A nonlinear d'Alembert comparison theorem and causal differential calculus on metric measure spacetimes
Tobias Beran, Mathias Braun, Matteo Calisti, Nicola Gigli, Robert J. McCann, Argam Ohanyan, Felix Rott, Clemens Sämann
TL;DR
This work extends Lorentzian geometry to nonsmooth metric measure spacetimes by developing a variational first-order Sobolev calculus driven by the maximal weak subslope |d f|, which serves as the Lorentzian modulus of df. A nonlinear Lagrangian–Hamiltonian duality and the notion of infinitesimal Minkowskianity provide a robust framework for cotangent/tangent duality, horizontal and vertical derivatives, and weak p-d'Alembertian notions. The authors establish a weak p-d'Alembert comparison under timelike curvature-dimension bounds TMCP, generalizing Eschenburg-style estimates beyond the cut locus, and develop a Lorentzian lifting theory that connects curves of measures to dynamical plans, enabling Brenier–McCann-type characterizations in this nonsmooth setting.

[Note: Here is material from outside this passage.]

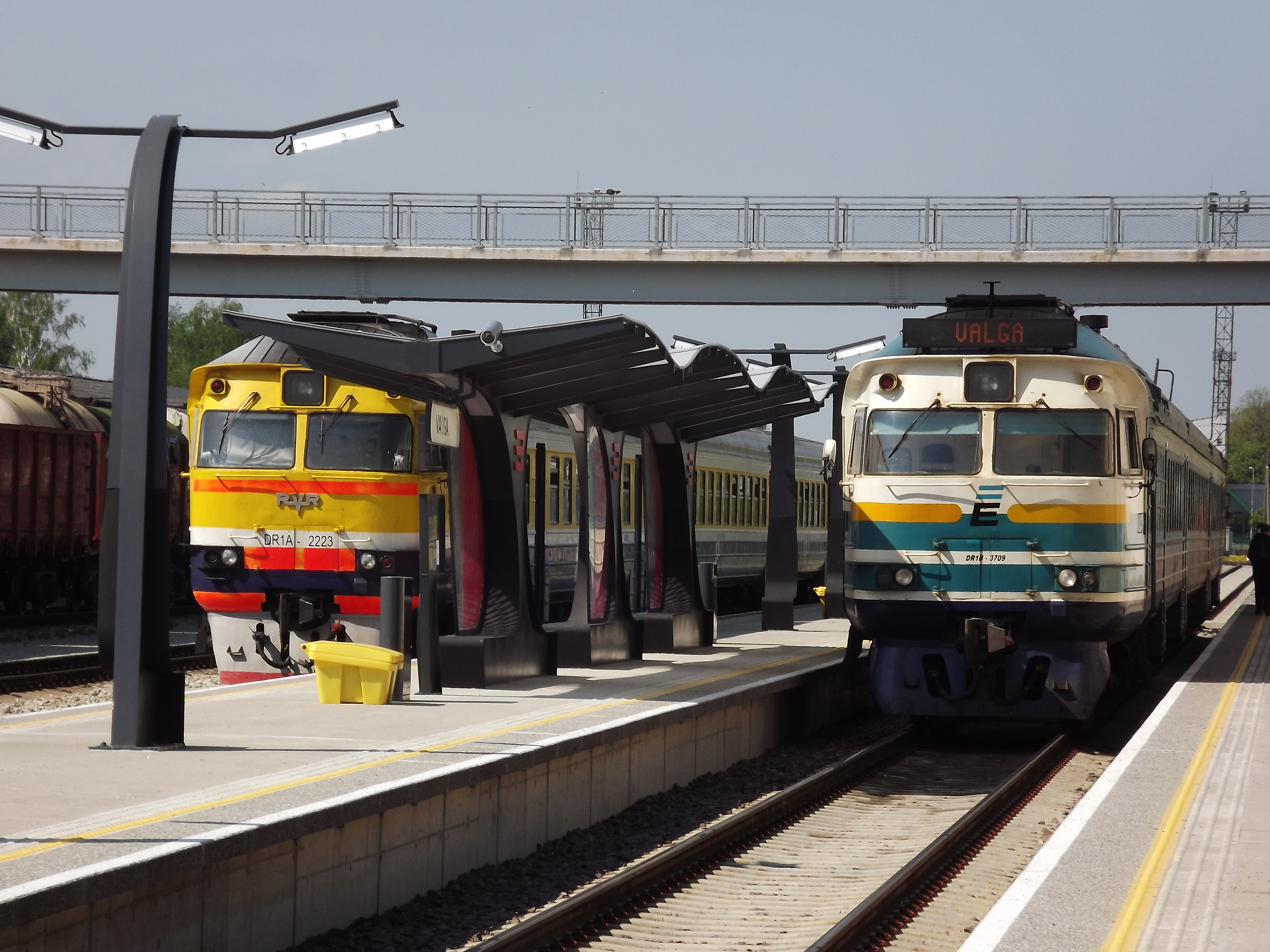 Läti raudtee diiselrong DR1A ja Edelaraudtee reisirong DR1B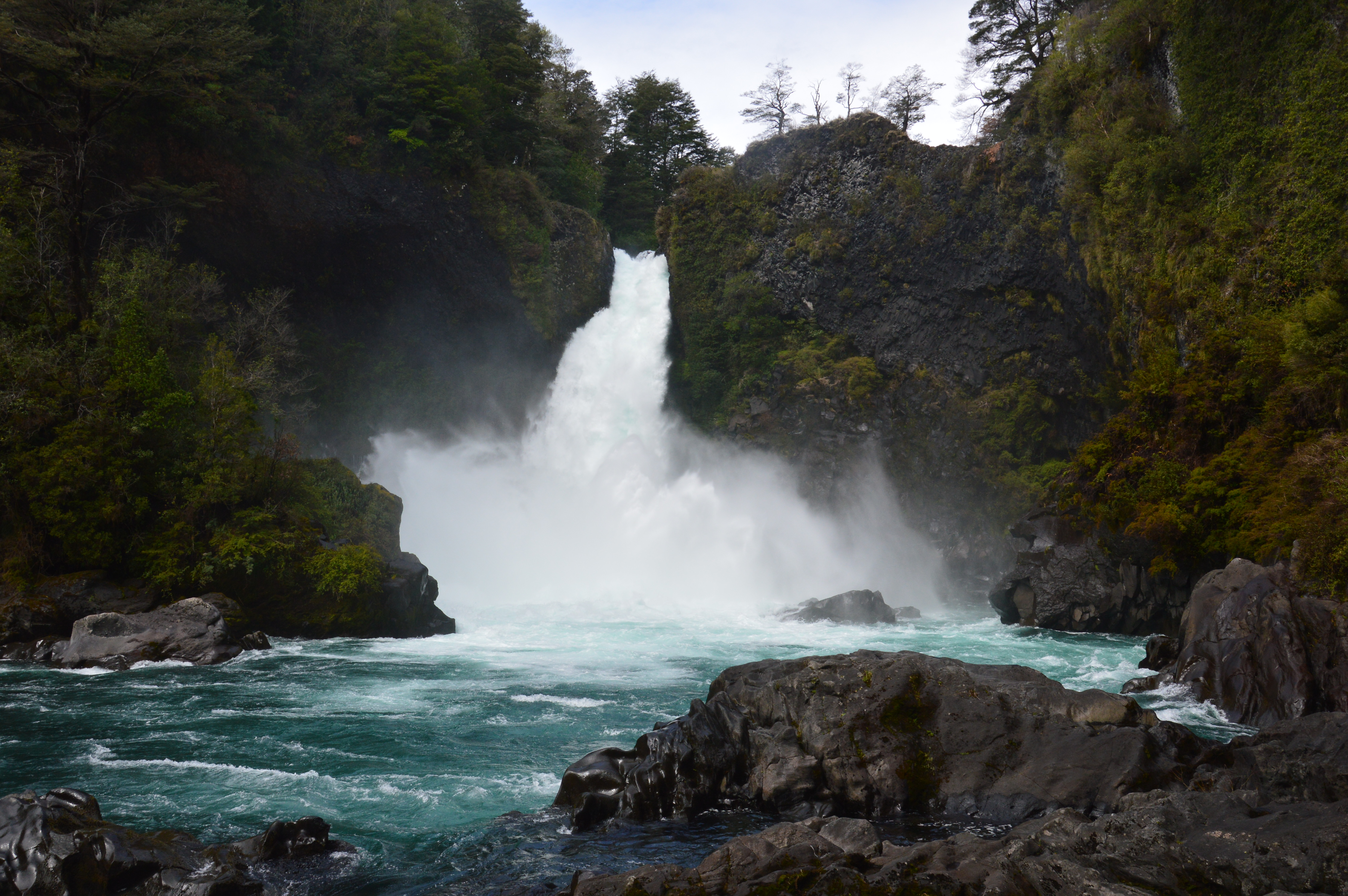 Huilo Huilo Wasserfall

They further integrate synthetic timelike curvature bounds with a detailed non-branching theory and a rich calculus of perturbations, chain and Leibniz rules, offering a foundation for nonsmooth Lorentzian analysis with potential implications for spacetime splitting results and quantum gravity formalisms.
Abstract
We introduce a variational first-order Sobolev calculus on metric measure spacetimes. The key object is the maximal weak subslope of an arbitrary causal function, which plays the role of the (Lorentzian) modulus of its differential. It is shown to satisfy certain chain and Leibniz rules, certify a locality property, and be compatible with its smooth analog. In this setup, we propose a quadraticity condition termed infinitesimal Minkowskianity, which singles out genuinely Lorentzian structures among Lorentz-Finsler spacetimes. Moreover, we establish a comparison theorem for a nonlinear yet elliptic $p$-d'Alembertian in a weak form under the timelike measure contraction property. As a particular case, this extends Eschenburg's classical estimate past the timelike cut locus.